OPINI

Membaca Kondisi Kretek Indonesia di Lingkaran Patgulipat Kepentingan Asing

Kretek bagi Indonesia telah berhasil menciptakan lapangan pekerjaan, telah terbukti menggerakkan perekonomian nasional, dan telah nyata menjadi sumber pendapatan negara melalui pungutan cukai dan pajak. Fakta lain, keberadaan kretek ternyata sudah dari dulu ingin dihancurkan pihak lain, baik dari dalam sendiri, terlebih orang-orang asing.  

Tembakau adalah tanaman semusim yang tergolong eksotik dan banyak orang menamainya emas hijau. Dari dulu tembakau sebagian besar diserap untuk bahan rokok apapun mereknya dan apapun jenisnya.

Beda dengan yang lain, Indonesia memiliki rokok khas yang telah menjadi warisan budaya bangsa Indonesia. Ialah kretek. Yang menjadi pembeda dengan rokok lain, bahan dasar kretek tidak hanya tembakau, tetapi juga cengkeh. Nah, cengkeh inilah tanaman asli bumi pertiwi yang menjadi salah satu penyebab adanya penjajahan di Indonesia. 

Mungkin saja kalau tidak ada cengkeh di bumi Indonesia ini tidak ada penjajahan dan sejarah menjadi beda. Sampai-sampai KH. Agus Salim salah satu tokoh pendiri bangsa Indonesia bangga ketika mengisap rokok kreteknya dan menjawab dengan lantang pertanyaan orang asing dalam jamuan di istana Buckingham Inggris. 

“Tuan sedang menghisap apa itu?” 

“Inilah yang membuat nenek moyang anda sekian abad lalu datang dan kemudian menjajah negara Kami” (jawab KH. Agus Salim).

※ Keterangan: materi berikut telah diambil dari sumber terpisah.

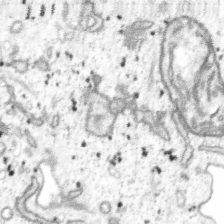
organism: Human
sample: HeLa cells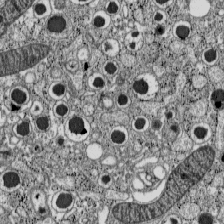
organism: C57BL Mouse
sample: Pancreatic islet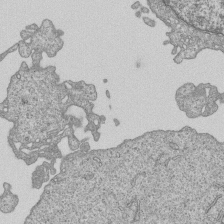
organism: Human
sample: MDA-MB-231 cells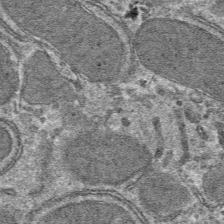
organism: Mouse
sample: Mouse hepatocytes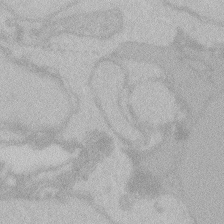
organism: Zebrafish
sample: Macrophage infected with Toxoplasma gondii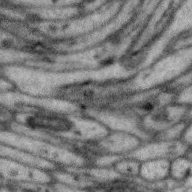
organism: Zebra finch
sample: Brain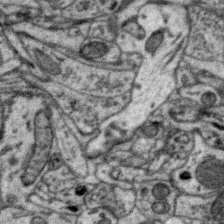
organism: Zebra finch
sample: Brain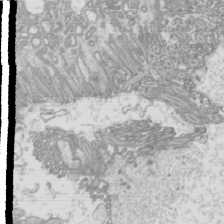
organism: Mouse
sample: Cilia; mouse epididymis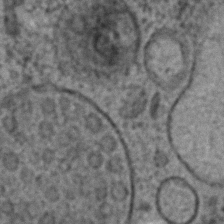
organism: C. elegans
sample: C. elegans embryo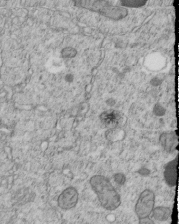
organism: C. elegans
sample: C. elegans embryo early stage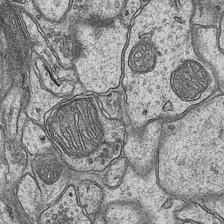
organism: Mouse
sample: CA1 Hippocampus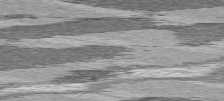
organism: C57BL Mouse
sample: Heart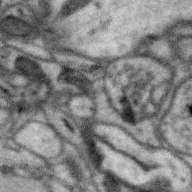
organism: Zebra finch
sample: Brain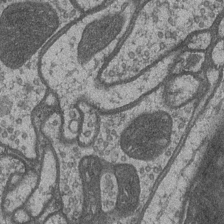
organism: Drosophila
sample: Optic medulla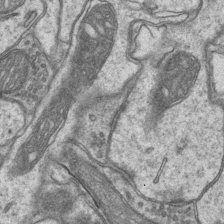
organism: Mouse
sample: CA1 Hippocampus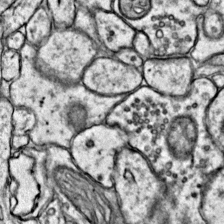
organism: Mouse
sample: Primary visual cortex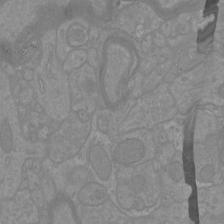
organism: Mouse
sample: Cortical neurons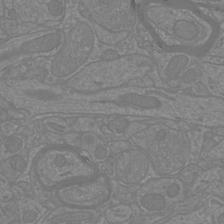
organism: Mouse
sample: Cortical neurons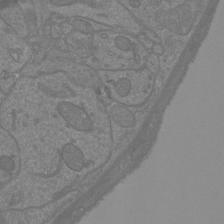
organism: Mouse
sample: Cortical neurons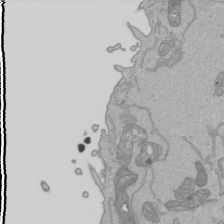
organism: Human
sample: Mitochondria in HCT116 cells

Kretek adalah hasil temuan dan kreativitas anak bangsa bernama H. Djamhari dari Kudus sekitar abad 19. Ia mencampur olahan tembakau dan cengkeh sebagai bahan membuat rokoknya sebagai upaya mengobati derita sakit bengeknya yang sudah puluhan tahun mengganggu badannya. Racikan H. Djamhari berhasil, berangsur-angsur kondisinya membaik.  

Kretek dari H. Djamhari menjelma menjadi industri besar yang mulai dirintis pada masa Nitisemito di awal-awal tahun 1900. Karena memang rokok jenis kretek makin lama makin disukai rakyat. Menjadi industri besar sudah wajar. Akhirnya Nitisemito terkenal dengan julukan “Raja Kretek”. 

Semasa penjajahan, hampir seluruh sektor perdagangan milik putra bangsa tumbang satu persatu. Satu-satunya perdagangan yang justru makin hari makin menanjak naik hanyalah produksi rokok kretek milik Nitisemito. Sehingga gegara kretek, Nitisemito disebut dalam pidato kenegaraan Ir. Soekarno pada tanggal 1 Juni 1945, dijadikan contoh tangguhnya industri pribumi semasa penjajahan yang telah menghidupi ratusan juta rakyat Indonesia. Dari petani tembakau, petani cengkeh, buruh tani, karyawan, buruh industri, pedagang kretek dan sektor lain yang melingkupi perdagangan kretek.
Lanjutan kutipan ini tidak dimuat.